§ Task objective
Search the entries below. Return every line that has "cells" in it.
== Record extracts ==
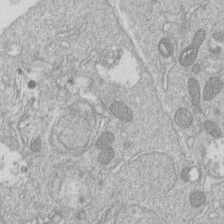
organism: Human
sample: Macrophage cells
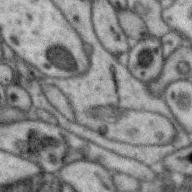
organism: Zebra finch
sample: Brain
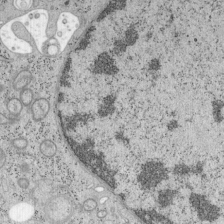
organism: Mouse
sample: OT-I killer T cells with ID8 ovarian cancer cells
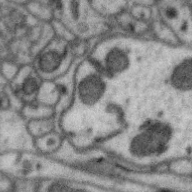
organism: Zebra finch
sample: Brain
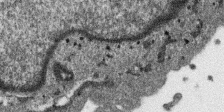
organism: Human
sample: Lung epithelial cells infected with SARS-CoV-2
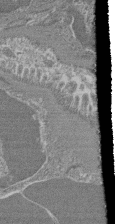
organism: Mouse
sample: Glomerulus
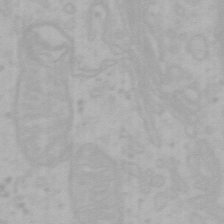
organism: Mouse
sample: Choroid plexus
===
== Record extracts ==
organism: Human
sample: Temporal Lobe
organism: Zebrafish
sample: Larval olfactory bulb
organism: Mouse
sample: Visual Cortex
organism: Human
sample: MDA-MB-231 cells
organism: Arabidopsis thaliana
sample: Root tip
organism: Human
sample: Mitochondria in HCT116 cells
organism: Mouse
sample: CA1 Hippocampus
===
§ Finished exercise
sample: Macrophage cells
sample: OT-I killer T cells with ID8 ovarian cancer cells
sample: Lung epithelial cells infected with SARS-CoV-2
sample: MDA-MB-231 cells
sample: Mitochondria in HCT116 cells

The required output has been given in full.